Let’s take celibacy first. They must know why it started- I’ll get on to clerical education next week . In the early Middle Ages, some legitimately married priests were leaving church property to their children. The answer was to confine the provision of the Eucharist to unmarried men without any reference of any kind to Christ’s Eucharistic command at the Last Supper. Presumably our bishops still accept this, which does make it rather difficult to accept anything they say seriously.
This is not a humorous blog , but the next point about celibacy does come up occasionally . No, seriously. It is cultic purity, the idea that women are impure. Before the invention of a practical cold shower , this must have been handy enough as opposed to thinking about it. We apologise for any spelling mistakes at this point : we are trying to imagine the faces of a Scottish congregation on being told this , especially if they read the local press.
People speak of the Mafia , the Freemasons and possibly even the BBC in terms of institutional solidarity. Institutional solidarity with a conscious or subconscious sense of grievance at deprivation of something as human and natural as family life is even more satisfying to experience , and more difficult to combat . Other than just shaking one’s head and walking away , which most people in the Church have simply done. It is a direct refutation of the concept of the Good Shepherd . But if you can ignore Holy Thursday, well, the sky’s the limit.
Possibly literally so.
Some schools have a school song : a line from ours warned about ‘Vana mentis gloria’.If you have your own uniform, uncontrolled authority , even your own language in a way, plus the occasional person still referring to ‘Your lordship’, not to mention Canon Law-framed in 1917, incidentally- to back you up , well why listen to anyone else ? Even to the Gospels on Holy Thursday ? The expression ‘All power corrupts ; absolute power corrupts absolutely ‘was aimed directly at the Church.
The American scholar Marshall McLuhan was partially correct in his very early warnings about the power of the media. A prescient American writer asked ‘What if he’s right?’ as he mostly was.
Do any bishops in 2018 ever ask ‘What if we’re wrong ?’ This is an area never covered by definition in the many writings of St Pope John Paul II, to which they tend as a group to be addicted in every sense of the word.

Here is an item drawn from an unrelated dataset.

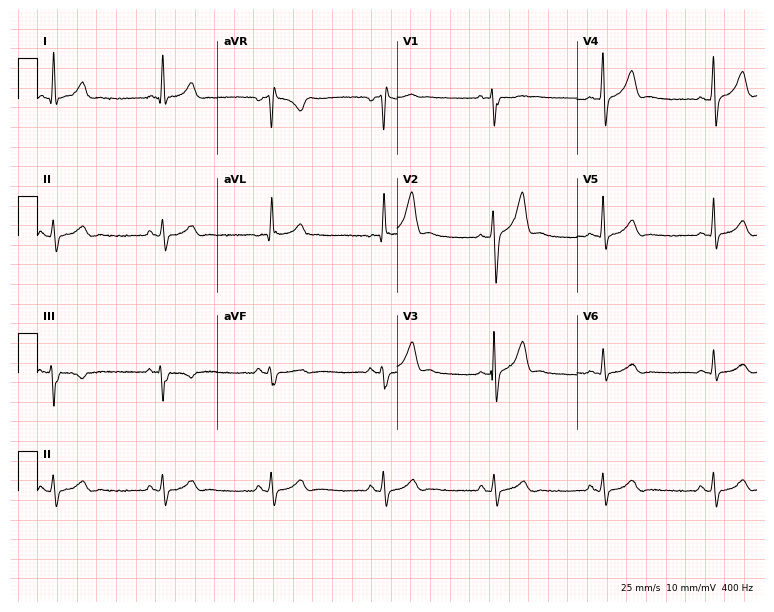
ECG (7.3-second recording at 400 Hz) — a 39-year-old male patient. Labelled as a normal ECG.

When will they ever agree that they are , and find their way to extend valid ordination to parishioners ? Can’t they see that their authority is not affected but in fact increased by this, not to mention the transformation to the Church that this would permit ? Perhaps even allowing as a result the Flock to receive the Eucharist?
We celebrate this week the Feast of St Peter and St Paul . We hope that this week they would add a celebration of the life of St Peter’s mother in law, with all its implications.